As the story unfolded, many of us learned of the fragility of the building.  Resilient no more,  we watched the spire collapse as flames lit the city of Paris.  We learned that the French state had not been able to “take care of it for us.”    The irony that the ongoing preservation work may have ignited the fire is obvious but belies the truth that these had been delayed until maybe too late.

The Universal Value of Cultural Heritage Sites

Heritage Belongs to Humanity

A message from the late King Hussein of Jordan at “Bethany Beyond the Jordan”

There are so many urgent needs in our world today, that pleas for money for buildings or historical sites may seem frivolous.  But watching the world’s reaction to the burning of Notre Dame tells me that many more understand today that cultural heritage sites enrich our lives and souls.

Travelers learn this daily as they walk through Cathedral doors to experience the same awe as pilgrims did in the Middle Ages.  Personally, I always envision the pews stacked to burn during the French Revolution and shortly thereafter,  Josephine entering Notre Dame on Napoleon’s coronation day.  These were moments in history that I could almost touch when I entered Notre Dame.  They taught me the rapid flow of history and the impermanence of political movements.   I digress, but only slightly.
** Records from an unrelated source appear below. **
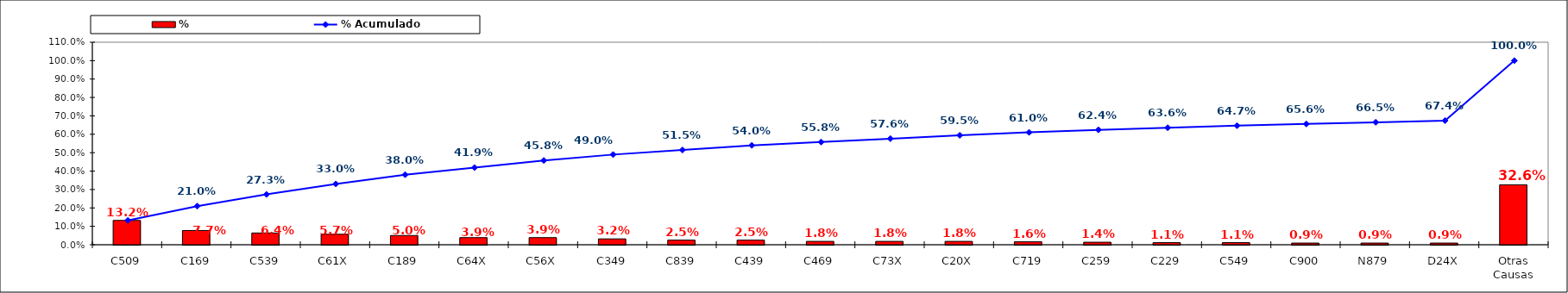
| Category | % |
|---|---|
| C509 | 0.132 |
| C169 | 0.077 |
| C539 | 0.064 |
| C61X | 0.057 |
| C189 | 0.05 |
| C64X | 0.039 |
| C56X | 0.039 |
| C349 | 0.032 |
| C839 | 0.025 |
| C439 | 0.025 |
| C469 | 0.018 |
| C73X | 0.018 |
| C20X | 0.018 |
| C719 | 0.016 |
| C259 | 0.014 |
| C229 | 0.011 |
| C549 | 0.011 |
| C900 | 0.009 |
| N879 | 0.009 |
| D24X | 0.009 |
| Otras Causas | 0.326 |

Lessons from Our Lady of Notre Dame?

Yesterday taught me two things.

Firstly, the sharing of photos from travelers worldwide of their past visits to Notre Dame on social media was not only heartwarming, but evidence of the power of travel to unite a fractured and frightened world.

Secondly, I relearned that there is an urgent need to protect our universal cultural heritage sites. Few governments alone have the resources. Expecting someone or some government to “take care of it for me” was not only naive but irresponsible.  Was yesterday the wake-up call to support a new supranational entity or to increase support for an existing one such as the World Monuments Fund?

Those of us in the travel industry should take the lead. It is through travel that I have discovered the treasures of the world.  I have an obligation, beyond (but in addition to) dropping a few euros in a small wooden box, to help preserve the sites that have so enriched my life.

End of sermon, now I need to practice what I preach.